If you do just 10-20 iterations of this script, the PREFIX headers representing the Turtle of the Container seem to be fine. If you bump it up to 1000, they invariably come out of order (curl -L -H "Accept: text/turtle" http://training.fairdata.solutions/DAV/home/LDP/fair/grazing2/ | less)

    require 'rdf'
    require 'rdf/turtle'
        def triplify(s, p, o, repo)
      
          if s.class == String
                  s = s.strip
          end
          if p.class == String
                  p = p.strip
          end
          if o.class == String
                  o = o.strip
          end
          
          unless s.respond_to?('uri')
            
            if s.to_s =~ /^\w+:\/?\/?[^\s]+/
                    s = RDF::URI.new(s.to_s)
            else
              abort "Subject #{s.to_s} must be a URI-compatible thingy"
            end
          end          
          unless p.respond_to?('uri')        
            if p.to_s =~ /^\w+:\/?\/?[^\s]+/
                    p = RDF::URI.new(p.to_s)
            else
              abort "Predicate #{p.to_s} must be a URI-compatible thingy"
            end
          end
          unless o.respond_to?('uri')
            if o.to_s =~ /^\w+:\/?\/?[^\s]+/
                    o = RDF::URI.new(o.to_s)
            elsif o.to_s =~ /^\d{4}-[01]\d-[0-3]\dT[0-2]\d:[0-5]\d/
                    o = RDF::Literal.new(o.to_s, :datatype => RDF::XSD.date)
            elsif o.to_s =~ /^[+-]?\d+\.\d+/
                    o = RDF::Literal.new(o.to_s, :datatype => RDF::XSD.float)
            elsif o.to_s =~ /^[+-]?[0-9]+$/
                    o = RDF::Literal.new(o.to_s, :datatype => RDF::XSD.int)
            else
                    o = RDF::Literal.new(o.to_s, :language => :en)
            end
          end
      
          triple = RDF::Statement(s, p, o) 
          repo.insert(triple)
          return true
        end


    rdf =  RDF::Vocabulary.new("http://www.w3.org/1999/02/22-rdf-syntax-ns#")
    sio = RDF::Vocabulary.new("http://semanticscience.org/resource/")
    my =   RDF::Vocabulary.new("http://training.fairdata.solutions/DAV/home/LDP/fair/grazing2/")

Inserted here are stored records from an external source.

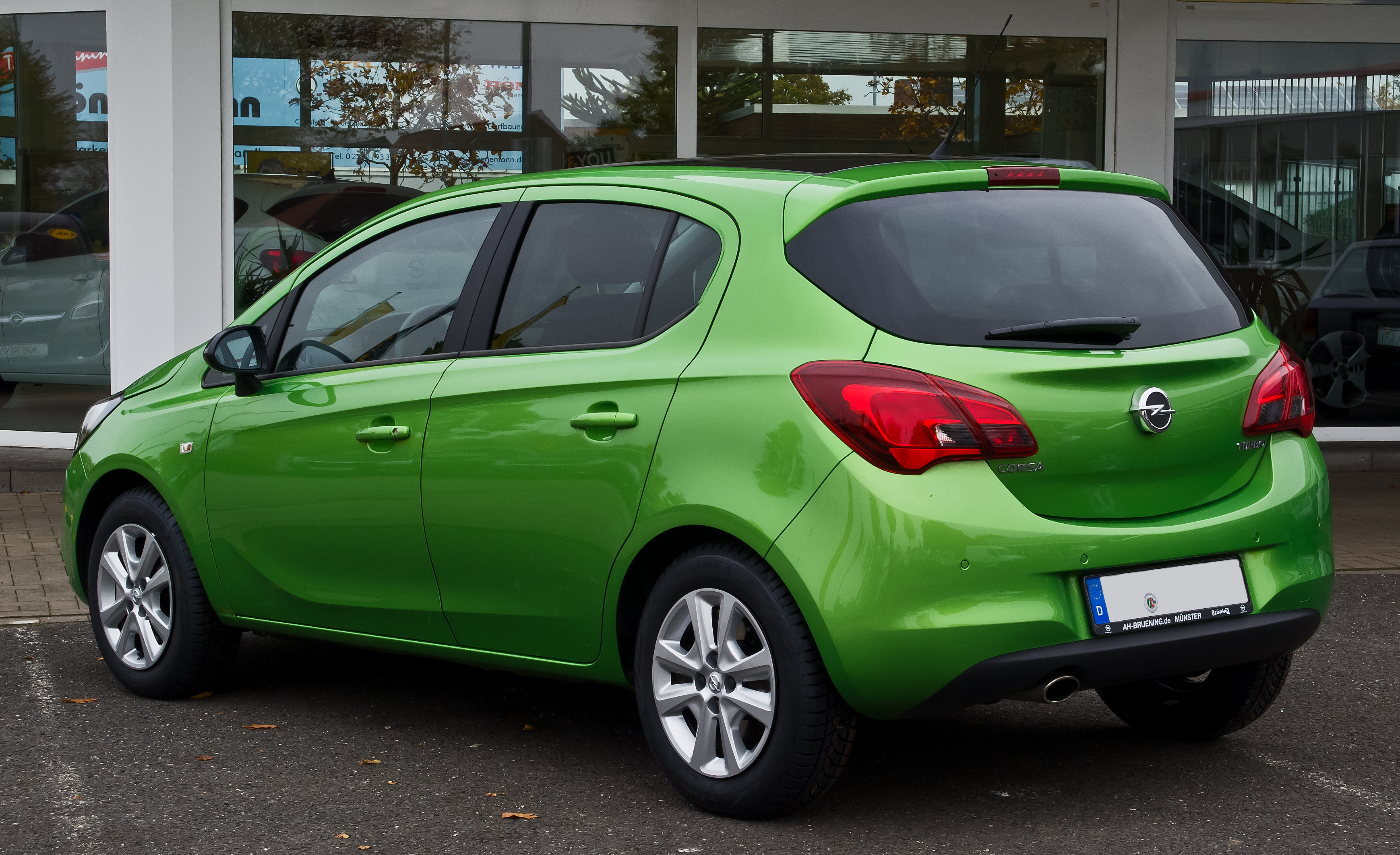 Opel Corsa 1.4 Turbo ecoFLEX Color Edition (E)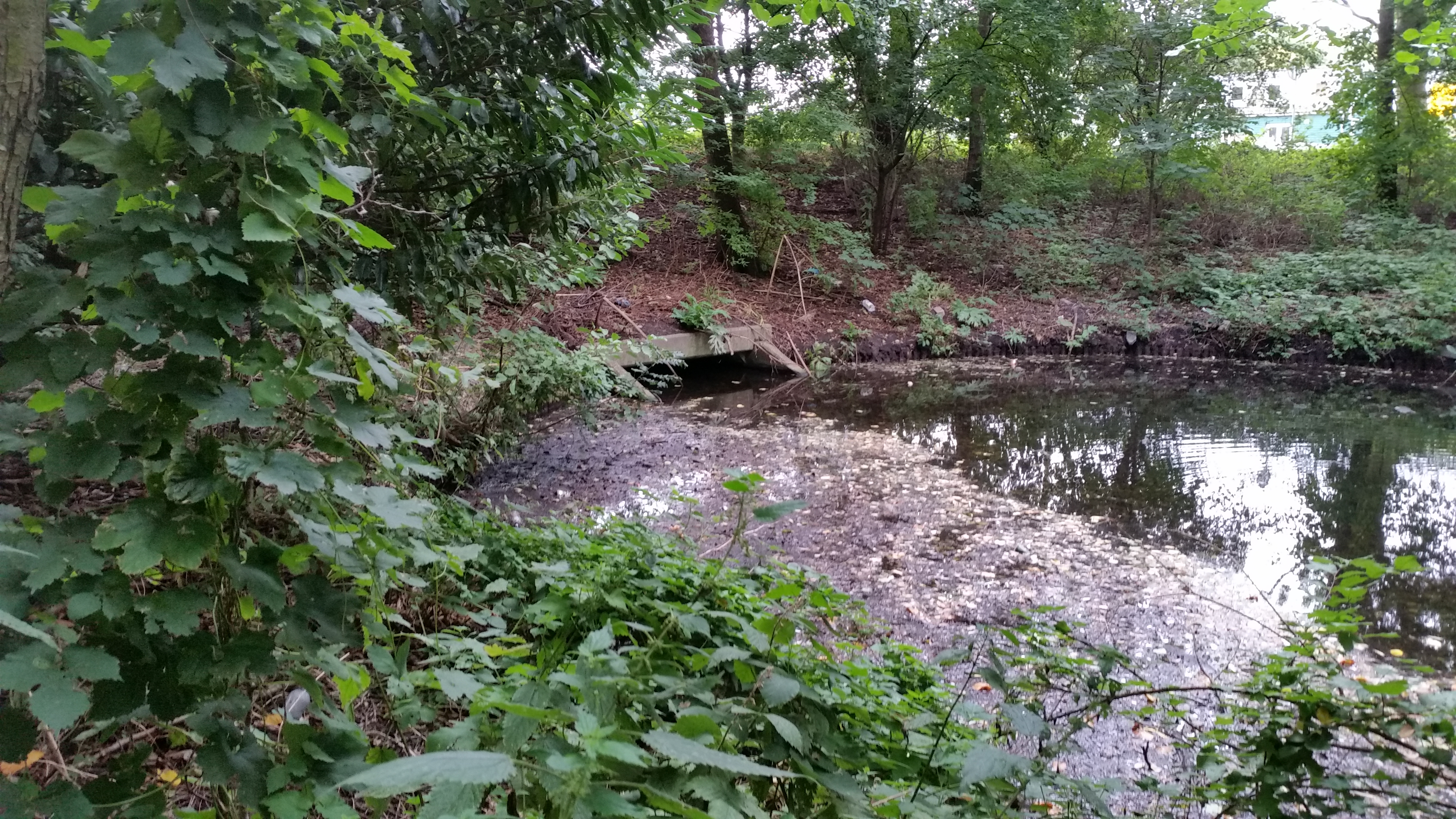 Ongenummerde duiker nabij brug 893, Amsterdam-Noord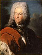 Johann Adam Andreas von Liechtenstein (Juan Adán Andrés). Príncipe de Liechtenstein (1699 - 1712)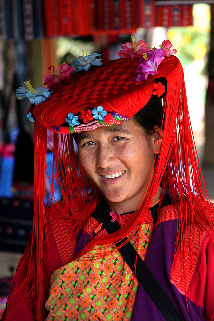 Lisu woman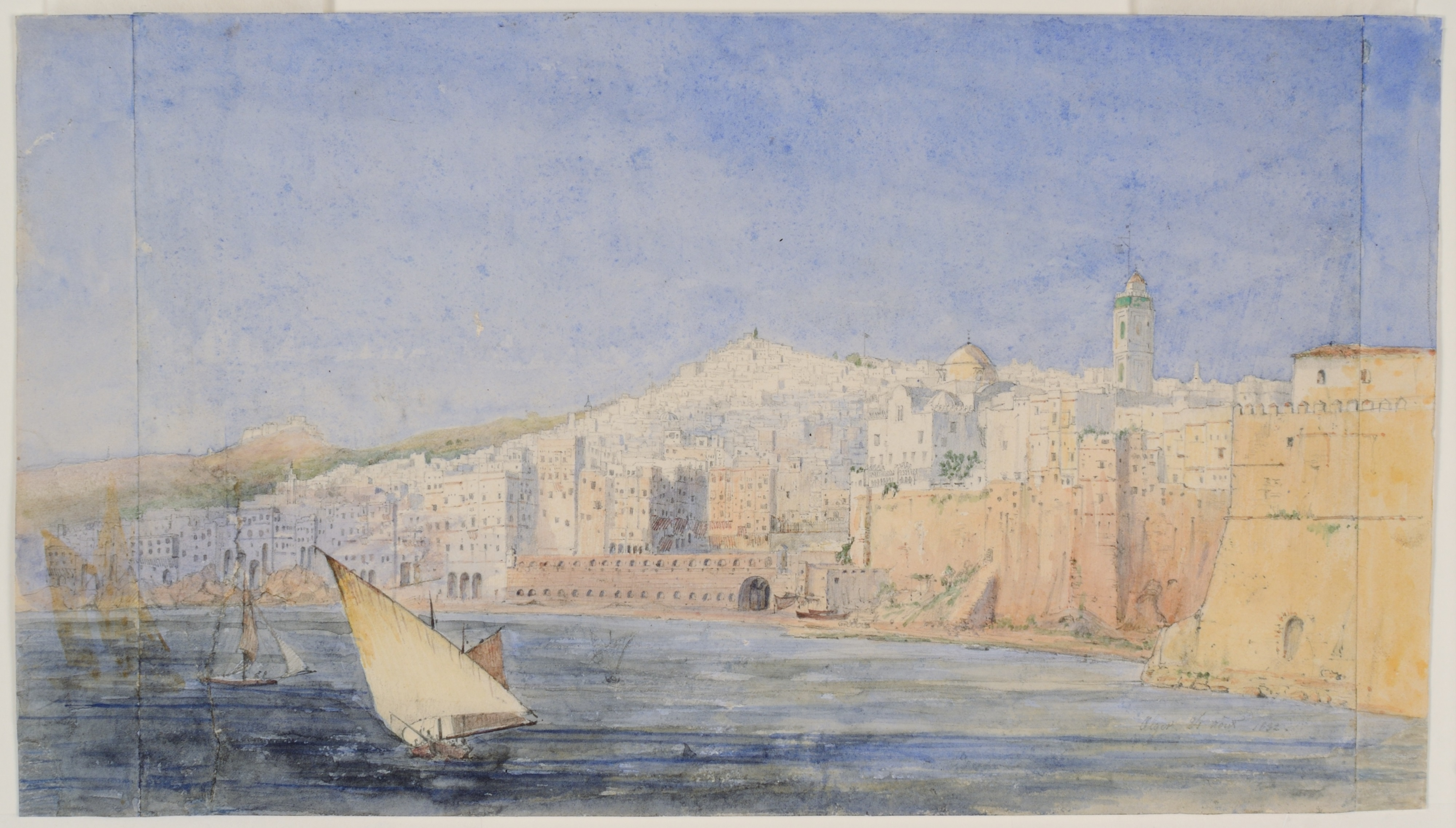 Alger, dessin au crayon et aquarelle sur papier, "24 août 1832", Musées de Langres©

    (1..1000).each do |count|   # this is the iterator
      observation = "obs_#{count}"    # obs_123
    	
      g = RDF::Graph.new()

      triplify(my["#{observation}#observation"], rdf.type, sio.measuring, g)

    	RDF::Turtle::Writer.open("./test.ttl") do |writer|
    		writer << g  # write the little piece of turtle to ./test.ttl
    	end

    	system "curl -u gofair:gofair -L -H 'Accept: text/turtle' -H 'Content-type: text/turtle' -H 'Slug: #{observation}' --data-binary @test.ttl http://training.fairdata.solutions/DAV/home/LDP/fair/grazing2/"
    	puts $?   # check for error messages

    end

So, when you run that, do the curl to retrieve the container turtle and you’ll see the prefix headers coming out-of-order.

Hope there’s a quick fix for this… it really is killing me! LOL!

@markwilkinson: I have a base ruby installation, which I have used previously for customer test cases, but how exactly should your ruby script be run?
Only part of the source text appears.